Beberapa hari yang lalu, saya melihat acara Mario Teguh, sang motivator handal, di salah satu TV Nasional. Dalam edisi itu ada seorang penonton yang bertanya tentang "Cinta dan Cita-Cita". Saya pikir, masalah "Cinta dan Cita-Cita" ini sudah jadi hal yang biasa bagi semua orang, atau bisa dibilang, semua orang pernah mengalami deh! Walau dibedakan dengan skala dan konteks makna kedua kata tersebut.

Dalam tayangan itu sang penonton bertanya "lebih baik memilih mana, Cinta atau Cita-Cita?". Tanpa bermaksud mengecilkan pertanyaan sang penonton, tapi pertanyaan itu terdengar klise dan biasa aja. Tapi sejenak saya berpikir tentang jawabannya, ternyata ga semudah mengucapkan pertanyaannya. Ya tepatlah apabila ditanyakan langsung pada sang motivator.

Tanpa berpanjang waktu, Sang Motivator menjawab pertanyaannya dengan panjang lebar, dan menurut saya agak abstrak, tipikal seorang motivator lah, dan memang pertanyaannya tidak disertai contoh kasus. Tapi ada satu poin yang saya tangkap. Dia bilang, "mengapa harus dipisahkan antara Cinta dan Cita-Cita? karena itu akan saling mendukung!". Sepakat!

Dengar jawabannya, saya jadi teringat apa yang terjadi kira2 dua tahun lalu. Ketika itu saya pun (akhirnya) dihadapkan pada "Cinta dan Cita-Cita". Bukan untuk sombong atau narsis, tapi saya harap cerita ini bisa menginspirasi banyak orang, terutama mereka anak muda yang sedang dihadapkan "masalah" yang sama, atau mereka anak muda yang sedang berpikir akan masa depan.

Ketika itu tepat setelah Saya akan menamatkan kuliah, atau sedang mengerjakan skripsi. Saat itu juga ketika saya selesai menunaikan tugas sebagai Ketua salah satu lembaga kemahasiswa di Fakultas dimana saya kuliah. Masa-masa itu terasa sangat berkesan karena baru saja melewati fase yang paling menantang sekaligus melelahkan dalam kehidupan kemahasiswaan saya. Tapi dibalik itu, ada pertanyaan yang membayangi "lalu mau apa kedepan?". Rencana masa depan selalu menjadi hal yang terbayang, maklum dengan kehidupan berorganisasi, saya terbiasa untuk merencanakan jauh-jauh hari apa yang ingin saya lakukan di masa depan, dan memang saat itu sudah ada kondisi dimana rencana masa depan sudah harus ditentukan.

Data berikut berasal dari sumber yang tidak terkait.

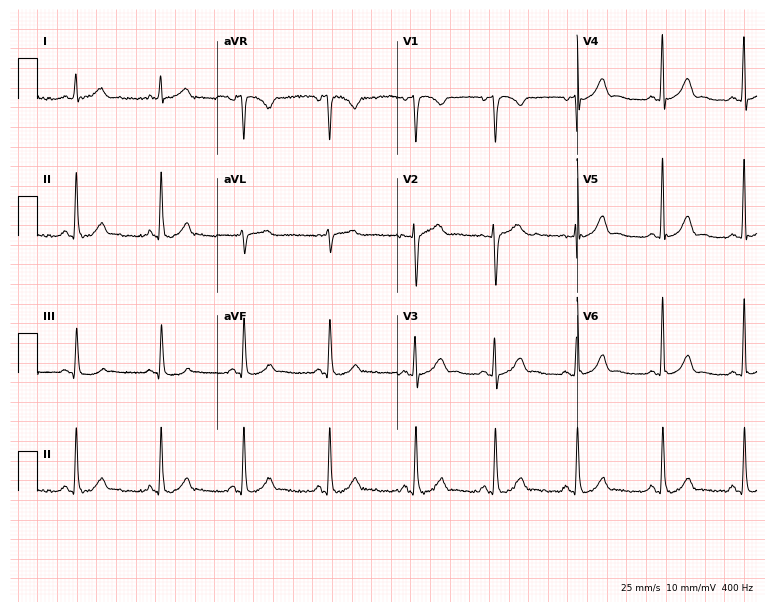
Standard 12-lead ECG recorded from a 43-year-old woman (7.3-second recording at 400 Hz). Read as a normal ECG.

Setelah selesai satu organisasi ternyata ada organisas lain yang menawarkan saya untuk berkontribusi. Organisasi ini cukup bergengsi, pantas kalau saya berpikir ini tantangan, dan jabatannya pun "wah!". Saya sangat tertarik dengan pilihan "Cita-Cita" ini!. Tapi disatu sisi ada pilihan "Cinta" yang menunggu keputusan. Saya mulai dekat lagi dengan seorang "perempuan idaman", teman SMA dulu, yang kali ini sepertinya pikiranku sudah tidak hanya "biasa" saja. Saya ingin memperistrinya, karena dia spesial, dan layak untuk diperlakukan terhormat. Ah! Sulit!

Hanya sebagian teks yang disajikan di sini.